**Problem to work on:**
When you copy the records that follow, please keep every word exactly as it is and leave out the pictures.

**Extracted entries:**
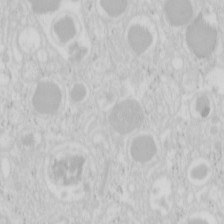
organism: Mouse
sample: Pancreas
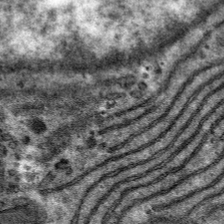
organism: Mouse
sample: Mouse hepatocytes
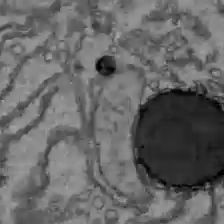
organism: C57BL Mouse
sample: Liver
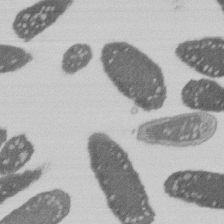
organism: E. coli
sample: Bacterial nucleoid
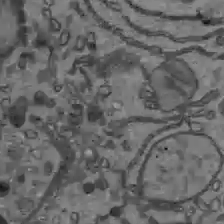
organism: C57BL Mouse
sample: Liver
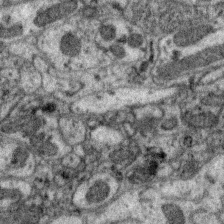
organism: Zebra finch
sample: Brain
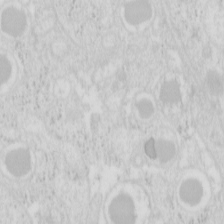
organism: Mouse
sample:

**Solution to the problem:**
organism: Mouse
sample: Pancreas
organism: Mouse
sample: Mouse hepatocytes
organism: C57BL Mouse
sample: Liver
organism: E. coli
sample: Bacterial nucleoid
organism: C57BL Mouse
sample: Liver
organism: Zebra finch
sample: Brain
organism: Mouse
sample:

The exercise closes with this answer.